2. The governor shall designate a chairperson and a vice-chairperson
from among the directors. The chairperson shall preside over all
meetings of the directors and shall have such other duties as the
directors may prescribe. The vice-chairperson shall preside over all
meetings of the directors in the absence of the chairperson and shall
have such other duties as the directors may prescribe.

3. The directors of the authority shall serve without salary, but each
director shall be reimbursed for actual and necessary expenses incurred
in the performance of such director's official duties as a director of
the authority.

4. Notwithstanding any inconsistent provision of any general, special
or local law, ordinance, resolution or charter, no officer, member or
employee of the state, any city, county, town or village, any
governmental entity operating any public school or college, any school
district or any other public agency or instrumentality which exercises
governmental powers under the laws of the state, shall forfeit his or
her office or employment by reason of his or her acceptance of
appointment as a director, officer or employee of the authority; nor
shall service as such director, officer or employee of the authority be
deemed incompatible or in conflict with such office or employment.

5. Four directors shall constitute a quorum for the transaction of any
business or the exercise of any power of the authority. No action shall
be taken by the authority except pursuant to a favorable vote of at
least four directors participating in a meeting at which such action is
taken.

6. The authority shall appoint a treasurer and may appoint officers
and agents as it may require and prescribe their duties.

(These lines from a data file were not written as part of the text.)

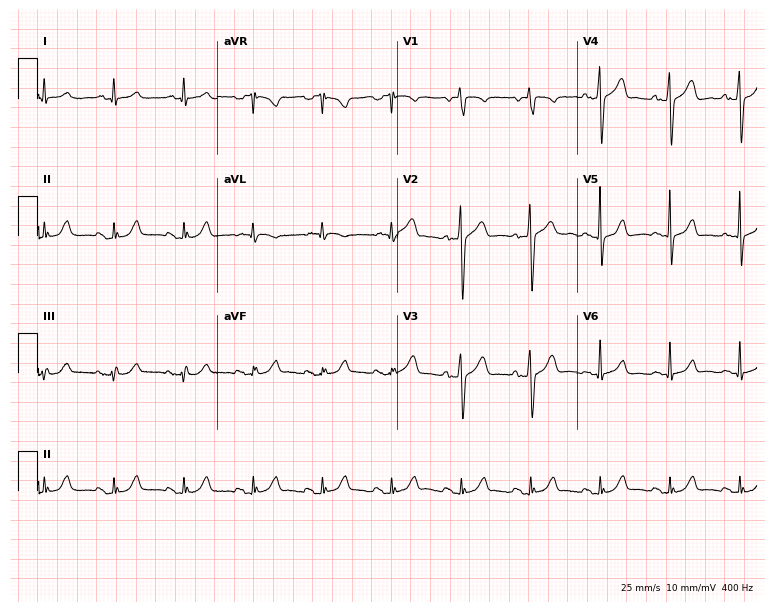
Resting 12-lead electrocardiogram. Patient: a male, 66 years old. Read as a normal ECG.
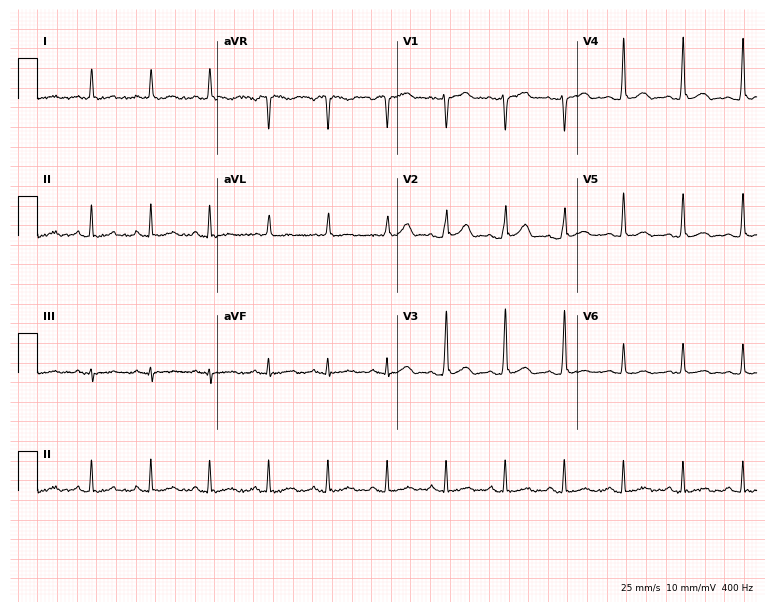
12-lead ECG from a 44-year-old male (7.3-second recording at 400 Hz). No first-degree AV block, right bundle branch block, left bundle branch block, sinus bradycardia, atrial fibrillation or sinus tachycardia recorded for this tracing. Findings outside these six are not listed.
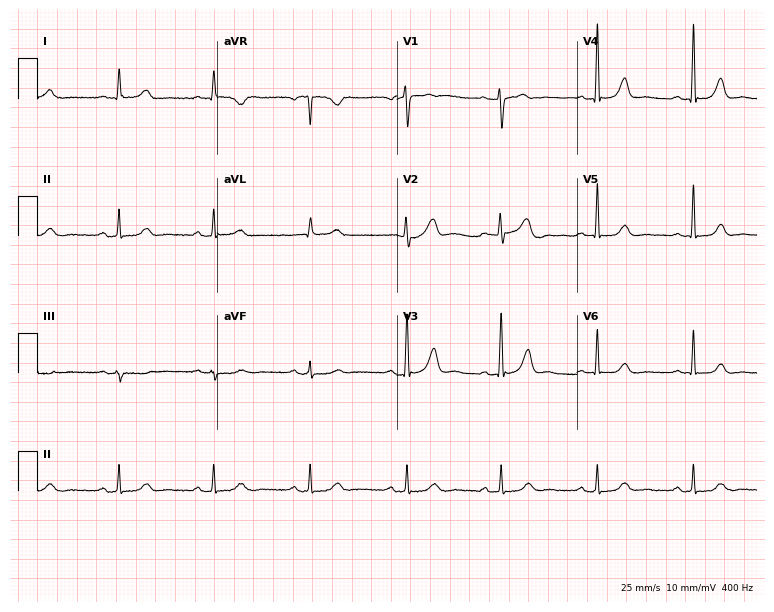
Resting 12-lead electrocardiogram (7.3-second recording at 400 Hz). Patient: a 60-year-old woman. Read as a normal ECG.
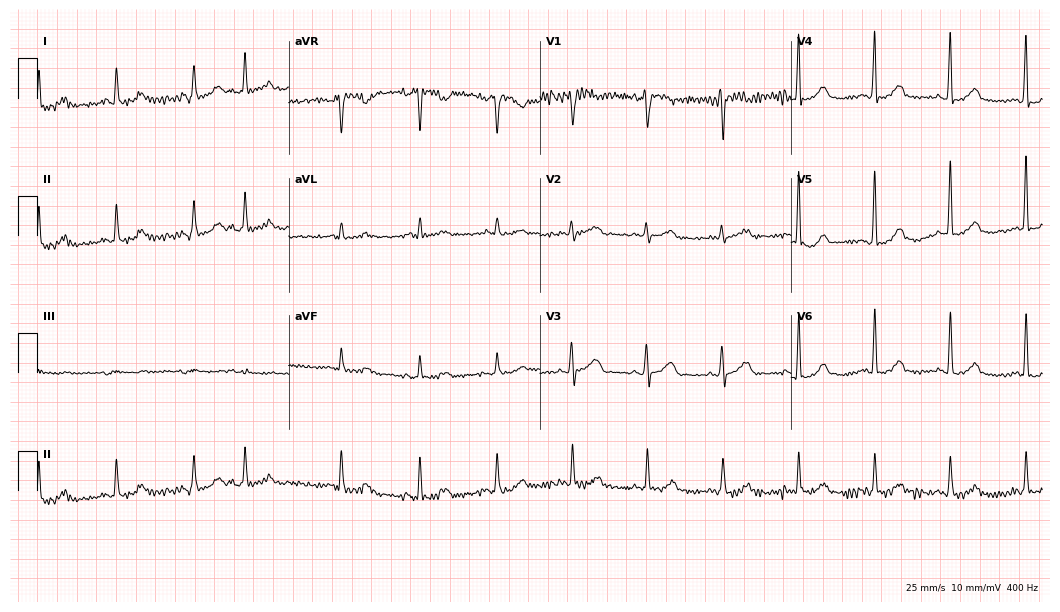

7. At least annually, commencing no more than one year after the date
on which authority bonds, notes or other obligations are first issued,
the authority shall report to the county executive, legislature,
comptroller, the director of the budget, the chair of the state senate
finance committee, the chair of the state assembly ways and means
committee and the state comptroller on the amount of financing and the
cost savings for the county over the past year.